Overview: The threat of new tariffs on Mexico and tame inflation data were positive for mortgage rates this week, and rates ended at the lowest levels in over a year.


Unsurprisingly, there were few signs of progress in the trade negotiations with China over the past week. Investors were caught completely off-guard Friday, however, when the Trump administration expanded its focus and threatened to place a 5% tariff on all imports from Mexico beginning June 10. Barriers to trade slow global economic activity, so these events were favorable for mortgage rates but bad for the stock market.

The latest data on inflation revealed that it continues to remain in check. Since inflation reduces the value of future cash flows, this was good news for bonds. In April, the core Personal Consumption Expenditures (PCE) Price Index, the inflation indicator favored by the Federal Reserve, was just 1.6% higher than a year ago, down from an annual rate of increase of 2.0% at the end of 2018. The recent tame inflation readings and the uncertainty around trade issues have had a significant effect on the outlook for Fed policy. Most investors now expect that a rate cut will take place later this year.

The other major economic data released this week painted a mixed picture.
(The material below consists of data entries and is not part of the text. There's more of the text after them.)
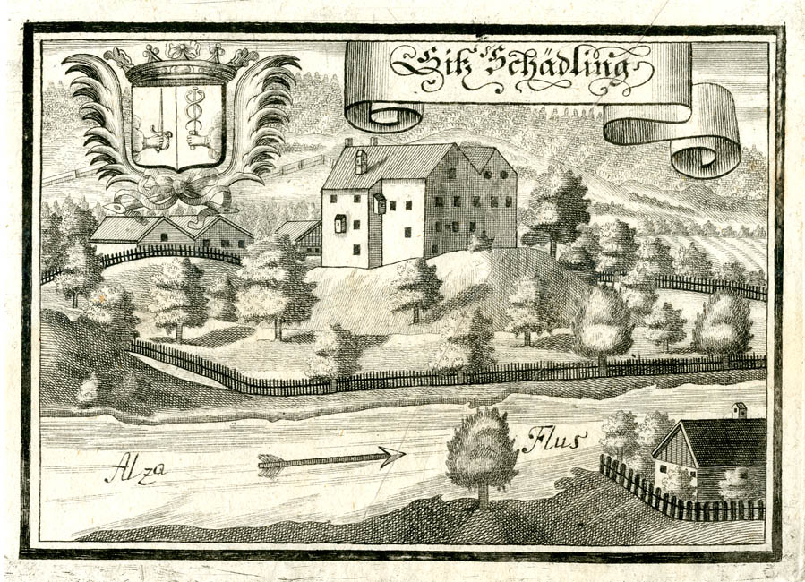 “Sitz Schädling” (ehem. Schloß Schedling), aus: Beschreibung des Churfürsten- u. Hertzogthumbs Ober- und Nidern Bayrn. Rentamt München, 2. Auflage um 1750 (1. Auflage erschien 1701)
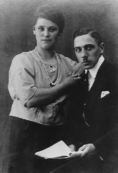 Nikolaus Groß mit Ehefrau Elisabeth, Tag der Verlobung (1912) aus: Archiv Bistum Essen
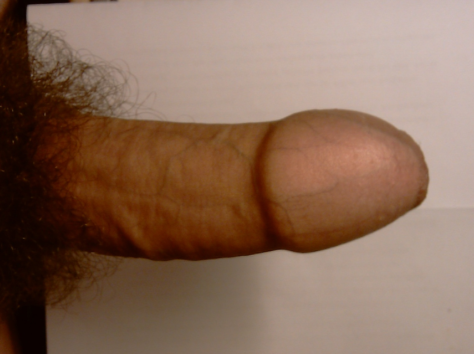 Penis steif mit Vorhaut über der Eichel
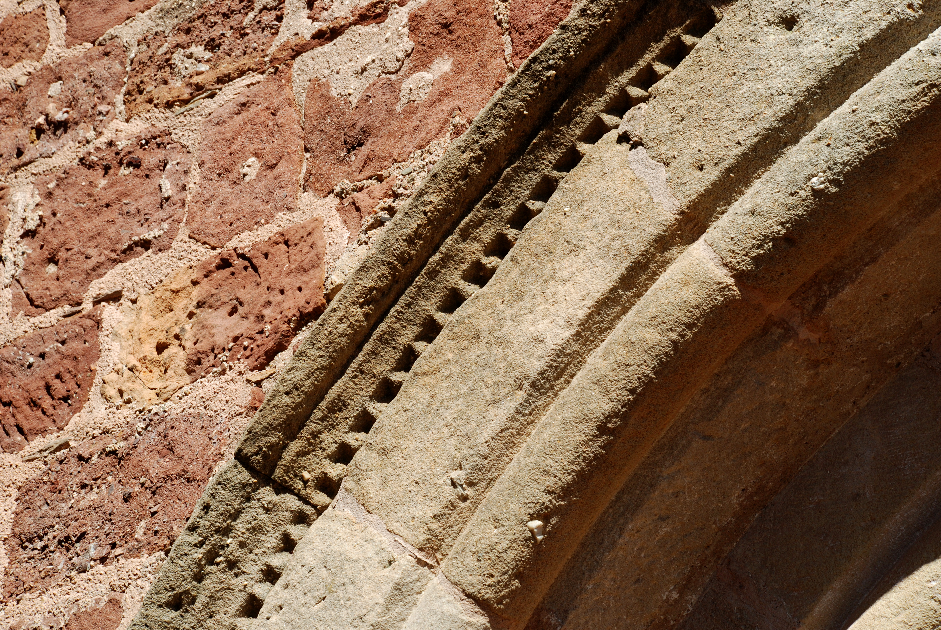 France - Languedoc - Hérault - La Tour-sur-Orb - Église Sainte-Marie de Frangouille
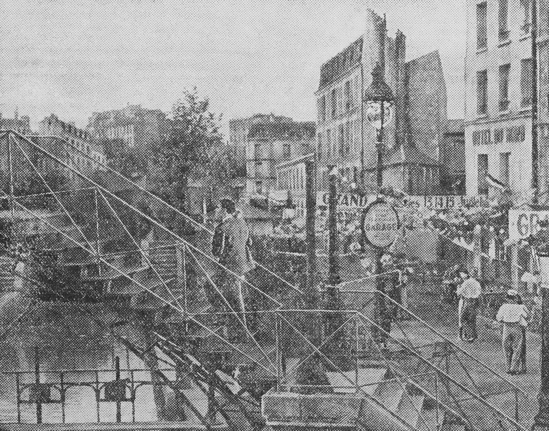 « L'Hôtel du Nord tel que l'a vu Marcel Carné », reproduction de la dernière scène du film - llustration de la coupures de presse « Lettre à Eugène Dabit par Henri Jeanson » (publiée dans Les Nouvelles Littéraires du 24 décembre 1938)
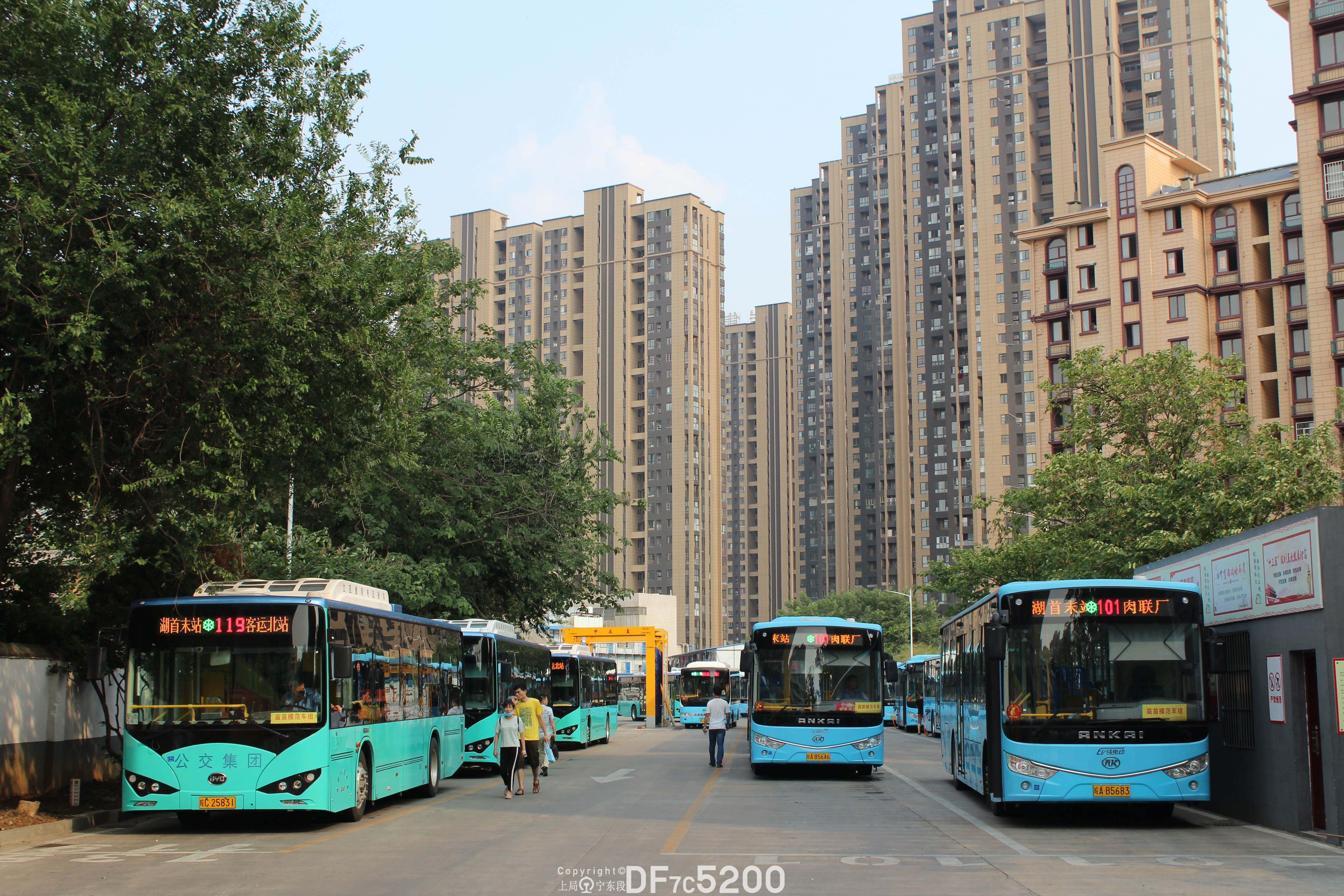 中文（中国大陆）: Bengbu Bus Zhanggonghu Changing Station
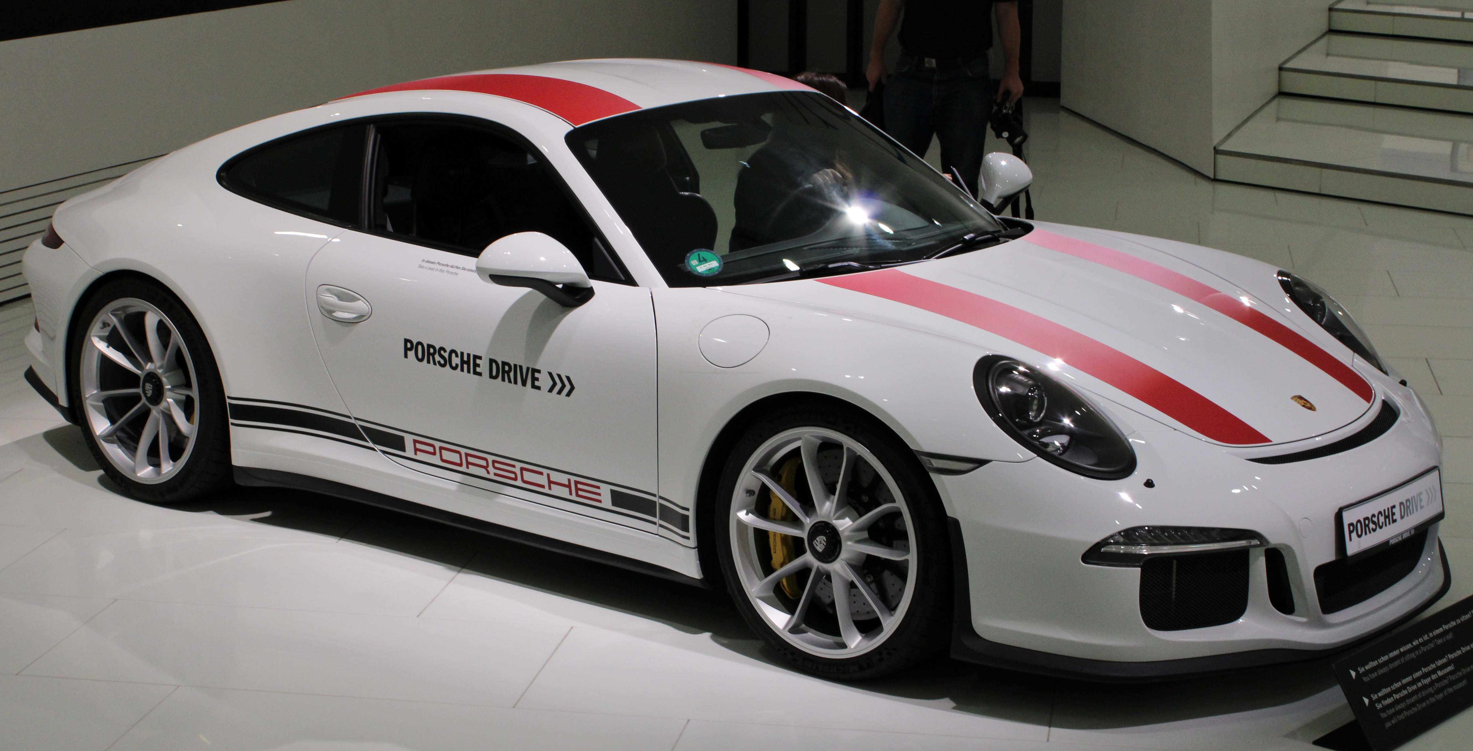 Porsche 911 R im Porsche Museum 2018
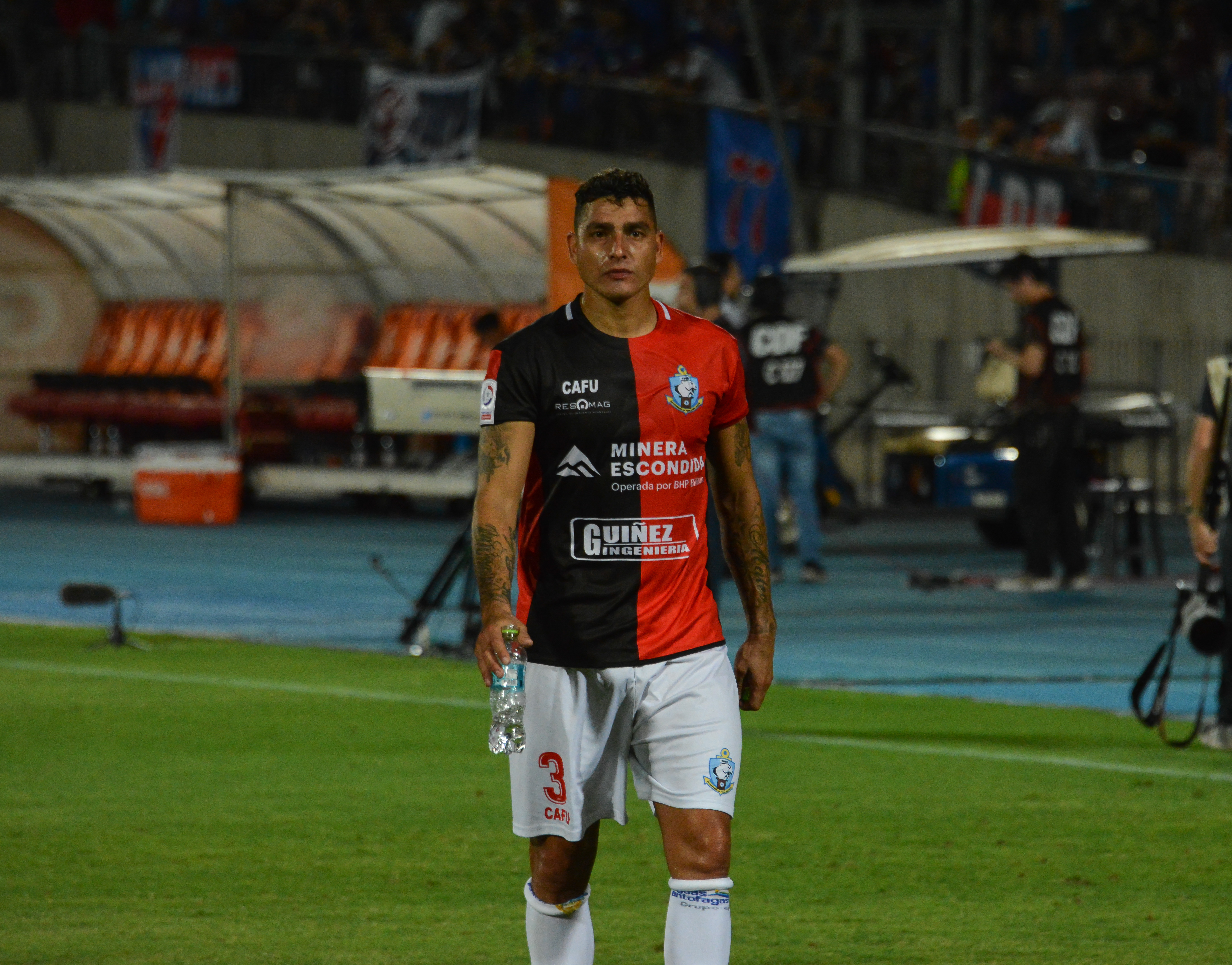 Bruno Romo, Universidad de Chile v Deportes Antofagasta, Estadio Nacional, Santiago, Chile.
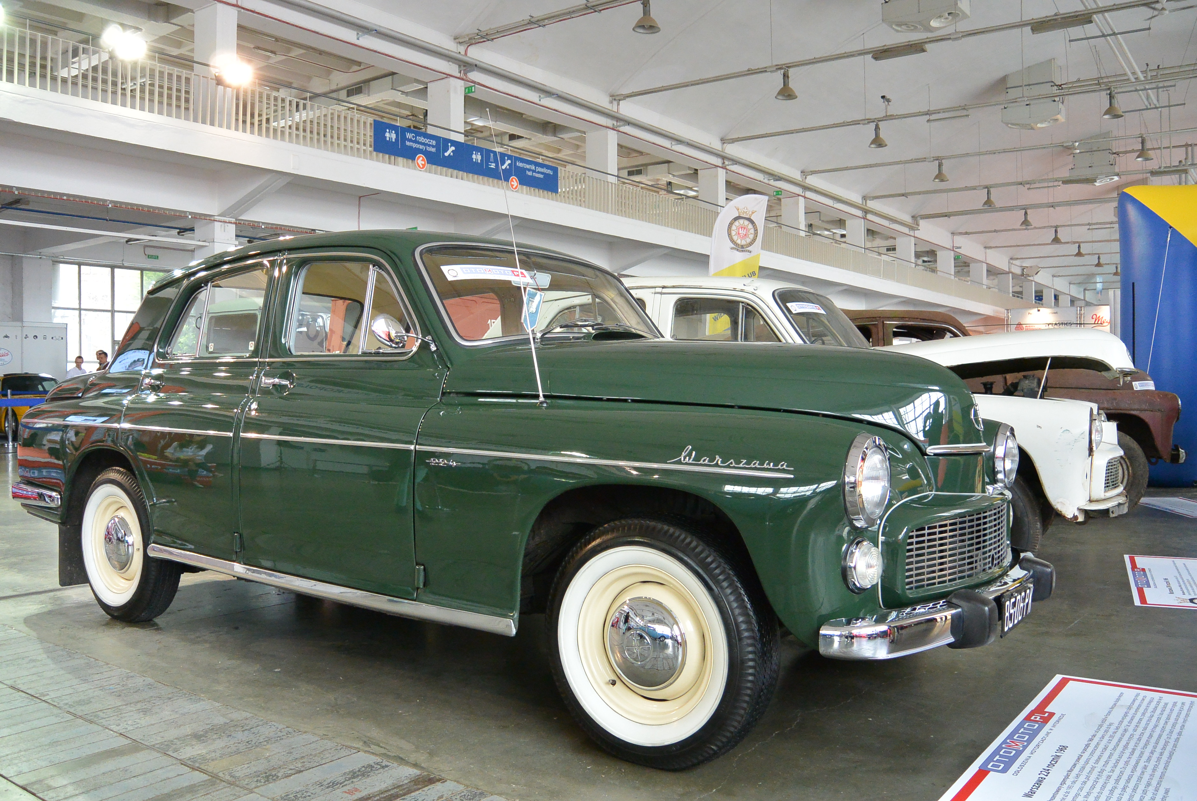 FSO Warszawa 224 rocznik 1968 podczas Motor Show Poznań 2014.
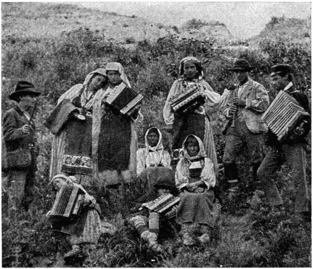 zingari italiens se rendant en espagne

The Institute for Supply Management (ISM) Manufacturing Index unexpectedly dropped to the lowest level since October 2016, while the ISM Services Index exceeded the consensus forecast. The manufacturing sector accounts for just a small portion of U.S. economic activity, but it responds much more quickly to changing conditions than the services sector. As a result, the two reports are given similar weight by investors, and their contrasting results were roughly offsetting.

Week Ahead

Looking ahead, the next European Central Bank (ECB) meeting will take place on Thursday and could influence U.S. mortgage rates. The monthly U.S. Employment Report will be released on Friday, and these figures on the number of jobs, the unemployment rate, and wage inflation will be the most highly anticipated economic data of the month. The Consumer Price Index (CPI) will come out on June 12. CPI is a widely followed monthly inflation report that looks at the price change for goods and services. In addition, news about the ongoing trade negotiations could influence mortgage rates.